И в ответ раздался взволнованный голос патриарха:
— Подвиг сей из любви к тебе сотворила Богоматерь. Устыдись и покорись!
Но Борис и тут не покорился. Отслужили литургию, молили его, внесли святые иконы в келию инокини Александры, упрашивали, но брат не соглашался. Заставили собранный народ пасть на колени в ограде монастыря, притворно рыдать, ломать руки, молить Бориса… И он наконец устыдился и, как рассказывает историк, «в сокрушении духа» воскликнул: «Буди же святая воля Твоя, Господи!»
Достигнув престола тяжелой ценой, Борис испугался, помня, вероятно, что «поднявший меч от меча и погибнет». Как ни был самоуверен этот властолюбивый правитель, он усомнился в прочности престола и в своей безопасности на нем. Он заставил народ при принесении присяги на верность новому царю целовать крест, давая клятву не посягать на жизнь царя ни убийством, ни ядом, ни заговором, не посягать на царствование его, желая избрать другого царя. Давая такую беспримерную в истории клятву, Борис сам заставлял народ строить догадки, показывая свою нечистую совесть.
Сколько усилий приложил он, чтобы заставить замолкнуть этот назойливый голос своей заговорившей совести! Еще при венчании он давал торжественное обещание, что в царстве его не останется ни одного сирого, убогого и голодного, которого бы он не одел и не накормил, — и при этом привычным красивым движением картинно рвал на себе драгоценное ожерелье у ворота рубахи и восклицал: «Последнюю рубаху отдам, чтобы накормить голодного!» Увы, его обещания оказались бессильными, когда вспыхнул небывалый в Москве голод!
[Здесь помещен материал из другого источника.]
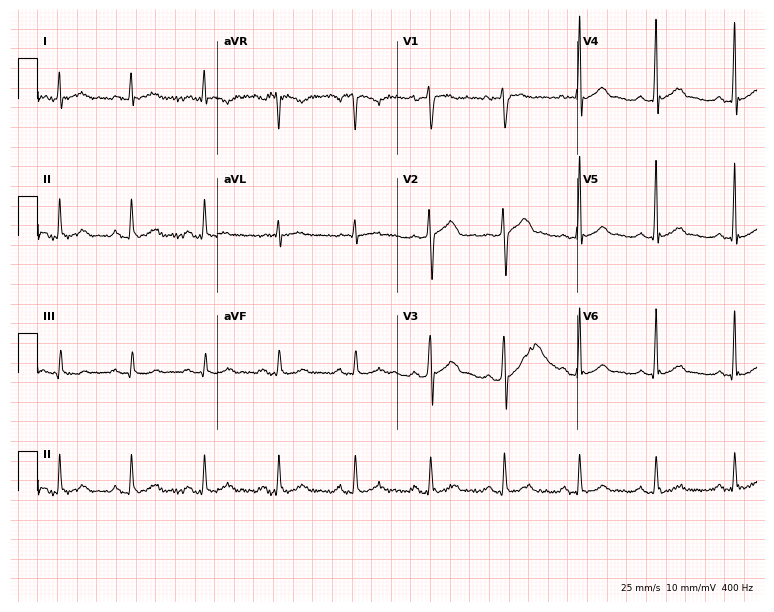
Standard 12-lead ECG recorded from a 47-year-old male. Read as a normal ECG.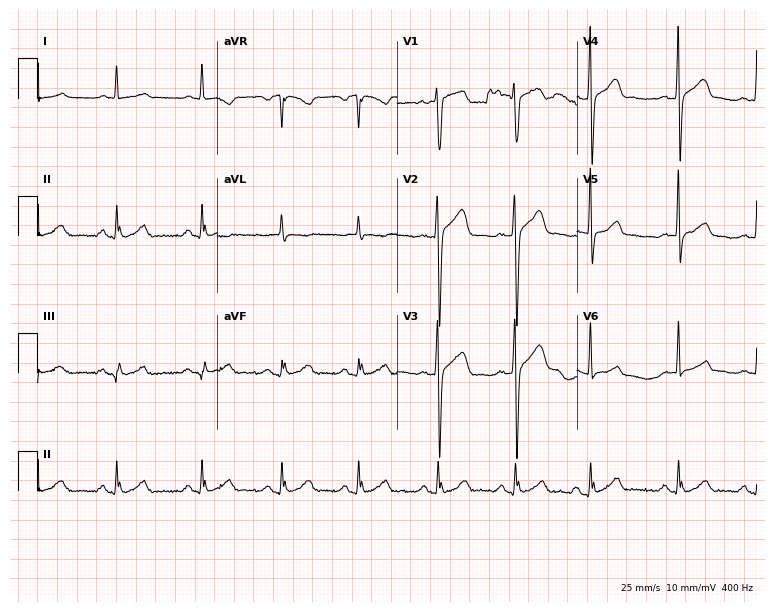
Standard 12-lead ECG recorded from a 57-year-old male (7.3-second recording at 400 Hz). None of these six findings is recorded: first-degree AV block, right bundle branch block, left bundle branch block, sinus bradycardia, atrial fibrillation, sinus tachycardia.

Следует, однако, отдать справедливость Борису, что при всех отрицательных его качествах он оказался действительно щедрым, заботливым и умным царем. Руководили ли им искренние побуждения или корыстные расчеты, но добра им сделано было много. Сам человек безграмотный, Борис понимал важное значение просвещения: он мечтал создать в России целую сеть правильно организованных школ до университетов включительно, приглашал в Москву иностранных учителей, первый из русских царей посылал московскую молодежь учиться за границей. Упрочив мирные отношения с иноземными государствами, Борис занялся внутренним устройством страны. Москву, по свидетельству патриарха Иова, Борис «украшал, словно красивую женщину», заботился о возведении в столице новых построек, окружал ее новой каменной стеной, укреплял и дальние города — Смоленск, Астрахань, заселял тысячами переселенцев пустынные юго-восточные степи.
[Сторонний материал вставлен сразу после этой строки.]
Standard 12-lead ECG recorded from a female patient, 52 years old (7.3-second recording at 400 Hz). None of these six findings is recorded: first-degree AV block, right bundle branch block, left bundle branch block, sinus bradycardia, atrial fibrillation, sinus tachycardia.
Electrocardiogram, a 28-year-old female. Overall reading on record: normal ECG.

Пользуясь каждым случаем, каждым бедствием, чтобы показать обездоленным свое участие, продолжая успешно бороться с нищетой, показывая свою щедрость, Борис своей личной жизнью давал хороший пример подданным: он вел трезвую жизнь, отличался набожностью, был примерным супругом и отцом. Обожая детей — красавицу Ксению и умницу Федора, — он заботливо следил за их воспитанием, стараясь дать сыну разностороннее образование. Гордясь своими детьми, он в них видел свое счастье.
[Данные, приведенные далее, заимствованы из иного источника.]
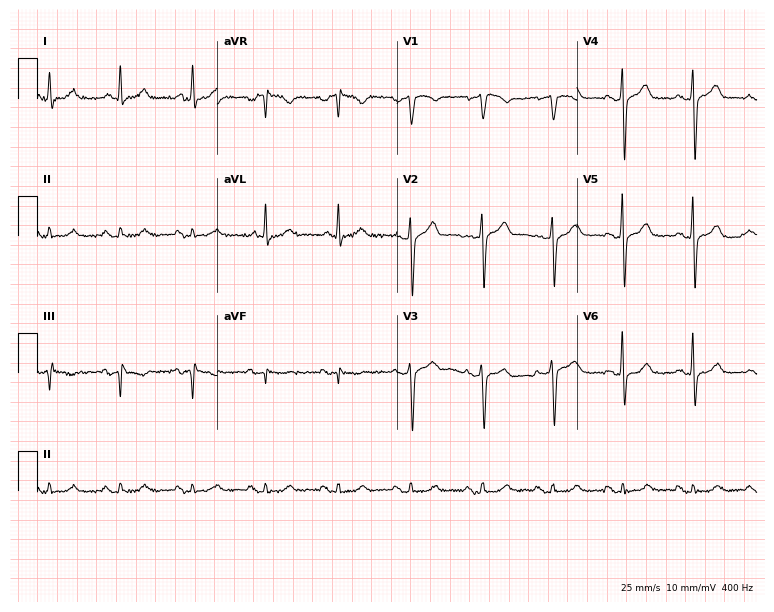
Resting 12-lead electrocardiogram. Patient: a man, 76 years old. Read as a normal ECG.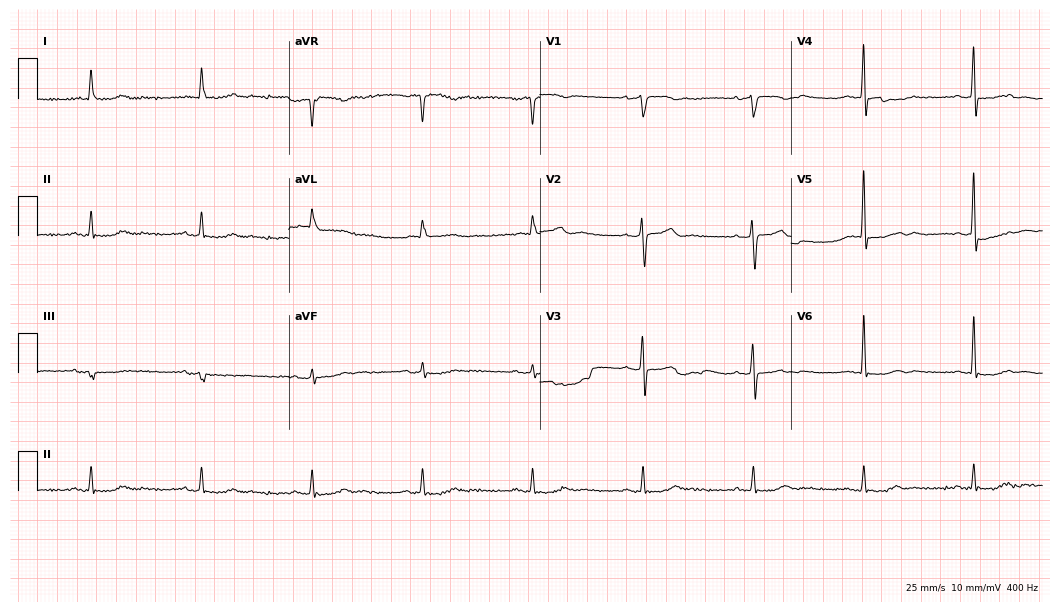
ECG (10.2-second recording at 400 Hz) — an 81-year-old male patient. Screened for six findings — first-degree AV block, right bundle branch block (RBBB), left bundle branch block (LBBB), sinus bradycardia, atrial fibrillation (AF), sinus tachycardia — none is recorded. Only these six findings were labelled.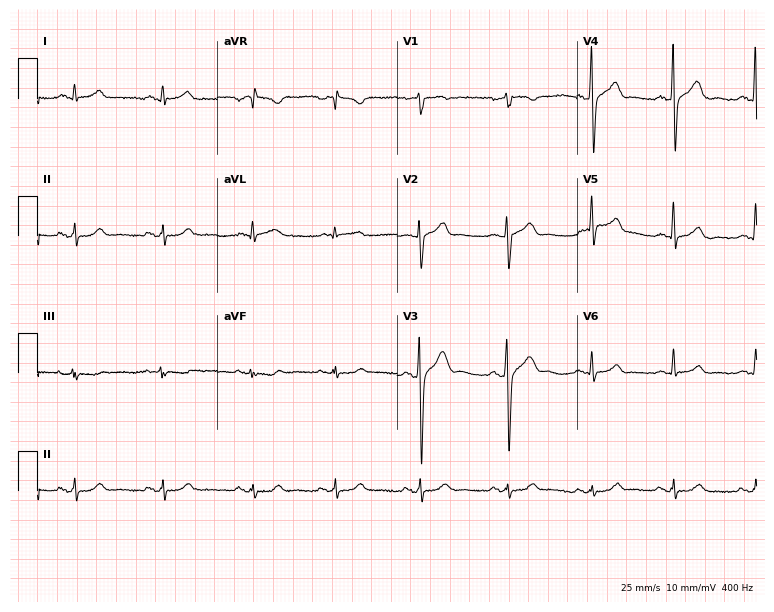
Resting 12-lead electrocardiogram (7.3-second recording at 400 Hz). Patient: a 45-year-old male. None of these six findings is recorded: first-degree AV block, right bundle branch block (RBBB), left bundle branch block (LBBB), sinus bradycardia, atrial fibrillation (AF), sinus tachycardia.

И государственная, и личная жизнь Годунова вполне было наладилась. Но ненадолго. Начались стихийные народные бедствия. После затяжных ливней весной, длившихся два с половиной месяца и погубивших урожай, небывалый мороз в августе сгубил и новые посевы. Житницы истощились; поля, засеянные слежавшимся невсхожим зерном, не дали урожая. И начался страшный голод. Борис оказывал помощь, раздавал в день по пятьсот тысяч денег (в то время — копеек), хлеб десятками тысяч пудов, но был бессилен в борьбе со стихийным бедствием. По рассказам современников, люди питались травой, ели кошек, собак и всякую падаль. В одной Москве умерло за это время до пятисот тысяч человек, а в провинциях дело обстояло еще хуже: голодные крестьяне целыми селами замерзали в лютый зимний холод. Чтобы дать голодающим заработать, Борис стал строить огромную колокольню Ивана Великого и большие каменные палаты в Кремле. Средства государственные истощились, а чернь, развращенная милостыней, отказывалась от работы, требовала новых подачек и бушевала. Вспыхивали мятежи. Недавнее очарование царем сменилось ненавистью. Темное прошлое Бориса, казавшееся ему прочно похороненным и забытым, снова всплывало. Разрасталась и забытая им тревога. Под ее влиянием он стал подозрительным и мстительным. Начались доносы, а с ними и гонения на лиц, казавшихся опасными, и наступило время избавиться от Романовых, продолжавших пока жить в Москве.